All lines below starting at the one that holds "Berengar Elsner Von" and ending at the one that holds "Collectie / Archief" should be printed exactly, ends included. Pictures should not be printed, nor anything else.

--- PROVIDED DATA ---

>>>>

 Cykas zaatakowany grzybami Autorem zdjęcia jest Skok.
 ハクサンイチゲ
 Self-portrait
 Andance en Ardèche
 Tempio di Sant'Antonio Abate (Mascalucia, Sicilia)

<<<<
>>>>

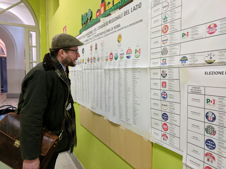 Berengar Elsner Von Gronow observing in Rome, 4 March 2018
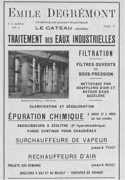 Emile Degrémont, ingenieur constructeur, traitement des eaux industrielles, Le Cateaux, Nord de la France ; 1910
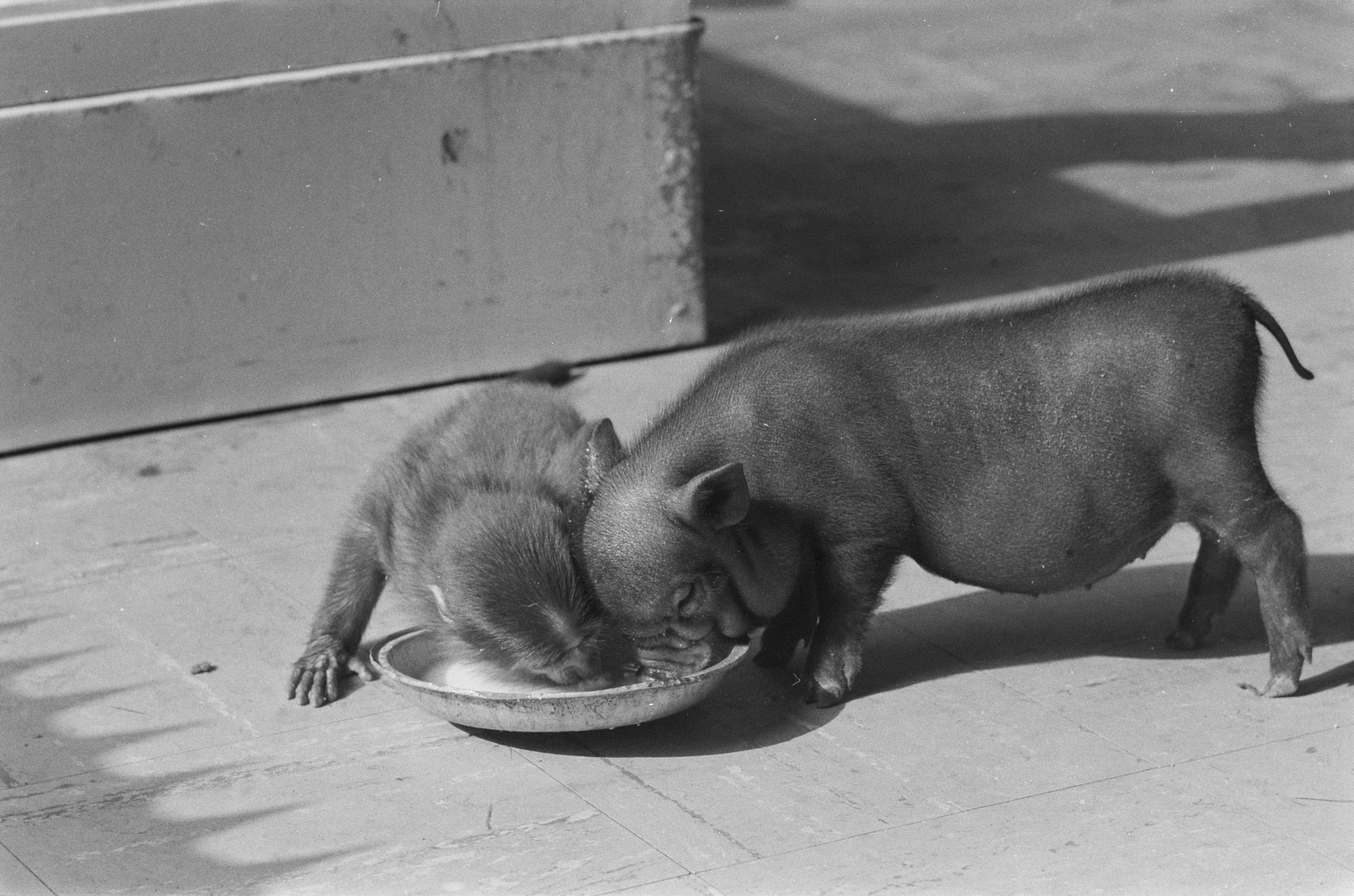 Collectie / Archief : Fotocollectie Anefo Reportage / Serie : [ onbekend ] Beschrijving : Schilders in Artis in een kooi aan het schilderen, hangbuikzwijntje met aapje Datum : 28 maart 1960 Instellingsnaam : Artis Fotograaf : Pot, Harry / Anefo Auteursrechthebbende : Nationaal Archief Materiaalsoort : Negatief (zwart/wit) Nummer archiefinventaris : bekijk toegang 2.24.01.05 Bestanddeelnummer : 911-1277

<<<<

--- RESULT OF THE EXERCISE ---
 Berengar Elsner Von Gronow observing in Rome, 4 March 2018
 Emile Degrémont, ingenieur constructeur, traitement des eaux industrielles, Le Cateaux, Nord de la France ; 1910
 Collectie / Archief : Fotocollectie Anefo Reportage / Serie : [ onbekend ] Beschrijving : Schilders in Artis in een kooi aan het schilderen, hangbuikzwijntje met aapje Datum : 28 maart 1960 Instellingsnaam : Artis Fotograaf : Pot, Harry / Anefo Auteursrechthebbende : Nationaal Archief Materiaalsoort : Negatief (zwart/wit) Nummer archiefinventaris : bekijk toegang 2.24.01.05 Bestanddeelnummer : 911-1277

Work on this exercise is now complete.